Anna nahm den Unterricht nicht gleich wieder auf, stattdessen suchte sie den Dialog mit ihrer neuen Schülerin. Leonie wusste noch nicht, wie sie das fand. »Möchtest du uns etwas über dich erzählen, Leonie?«
Wenn ich etwas zu erzählen hätte, bestimmt, dachte sie, doch ihr fiel nichts ein, was in irgendeiner Form interessant gewesen wäre. »Ich komme aus Canberra. Ich bin mit meinem Vater hergezogen.« Sie sah sich um, alle Augen waren gespannt auf sie gerichtet. Sie fühlte sich durchleuchtet. Anna setzte sich auf ihr Pult, während Leonie erzählte und legte im Schoß die weichen Hände übereinander. »Wir sind gestern erst angekommen. Mein Vater arbeitet jetzt wohl hier.« Leonies Stimme wurde immer dünner, doch es schien erwartet zu werden, dass sie mehr erzählte, also fügte sie alles hinzu was ihr in den Sinn kam. »Ich hab' eine kleine Schwester, Sophie, die ist zwei – und schläft den ganzen Tag – « Anna lachte. Leonie stutzte. Es war ein fürchterlich herrliches Geräusch. Wie Glockenklang im Wind. Das Mädchen fuhr fort. »Unser Haus gefällt mir gut ... darf ich fragen, welches Fach wir eigentlich gerade haben?« Jetzt lachte die ganze Klasse. Ihre Sitznachbarn schienen es als Witz aufgefasst zu haben, also fiel Leonie nach einem Moment mit ein und sie kicherten alle gemeinsam.

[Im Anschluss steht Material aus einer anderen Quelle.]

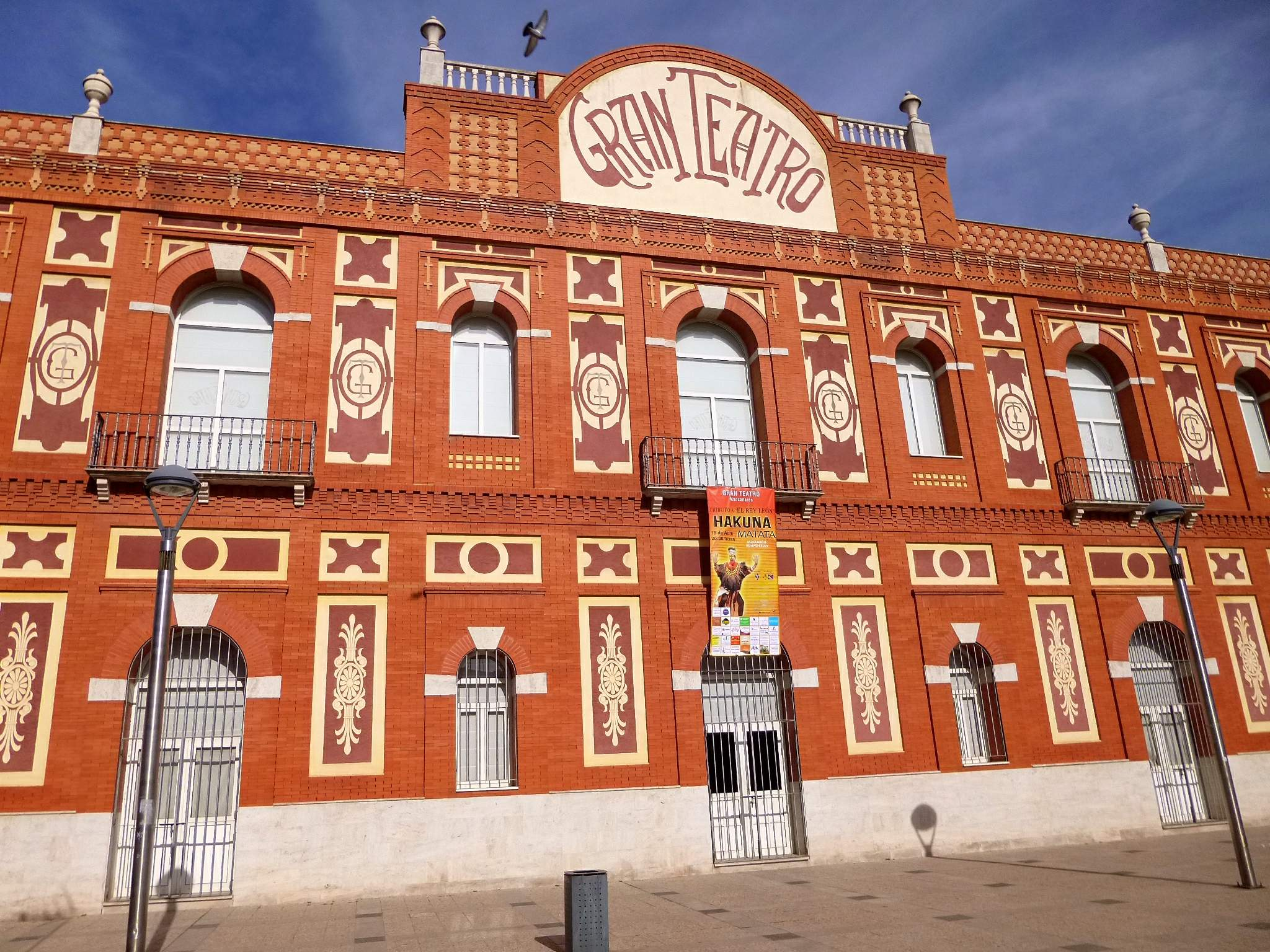 Gran Teatro de Manzanares

Das fühlte sich gar nicht schlecht an.
Es stellte sich heraus, dass sie sich im Englischunterricht befanden. Zumindest war das der Schluss, zu dem Leonie kam. Sie erhielt einen schlicht gestalteten Band mit dem Titel Die schönsten Märchen von A bis Z, der alle erdenklichen Geschichten enthielt, die Leonie als Kind geliebt hatte, aber auch solche, von denen sie noch nie gehört hatte. Sämtlich Kindergeschichten, begriff Leonie nicht gleich, was damit zu tun war. Sie vermutete eine stundenlange Analyse, philosophische Deutungen oder sonst was, die einem den ganzen Spaß an den schönen Geschichten nahmen. Leonie stellte sich bei solchen Aufgaben stets eine Sektion vor. Aber Anna verlangte nichts dergleichen. Anstatt den Inhalt des Buches zu zerreden, taten sie nichts anderes, als darin zu lesen. Mal abwechselnd laut, mal leise für sich und dann sollten sie einige Lieblingszitate heraussuchen, aber auch damit war nichts weiter anzustellen.

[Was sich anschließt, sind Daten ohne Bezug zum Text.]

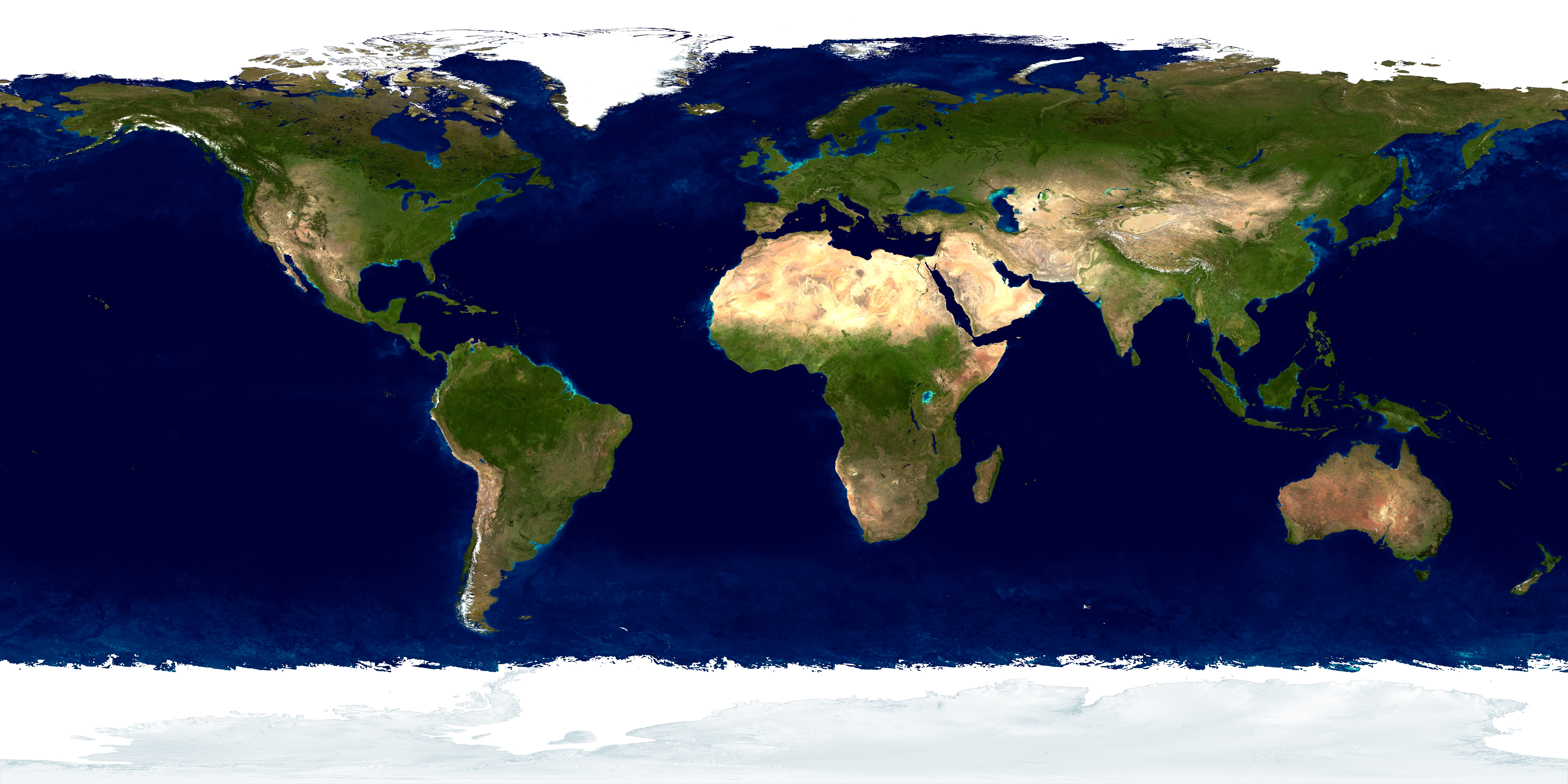 Die Erde wolkenlos, jedoch mit Eisregionen

Während Anna selbst einen Auszug aus »Rotkäppchen und der böse Wolf« vorlas – und jedes Hörbuch hätte von ihr gelesen werden sollen, wie Leonie feststellte – erklang ein Klingeln und unterbrach die Lehrerin unhöflich. In einer synchronen Bewegung erhoben sich neun von nunmehr zehn Schülern. Nur Leonie blieb natürlich auf ihrem Stuhl kleben, die sich fragte was geschah. Anna winkte sie mit einem gütigen Lächeln zur Tür. Eine Strähne rutschte ihr in die Stirn und sie schob sie hinter ihr Ohr zurück. Selbst das macht sie viel anmutiger, als ich, dachte Leonie und folgte den anderen hinaus.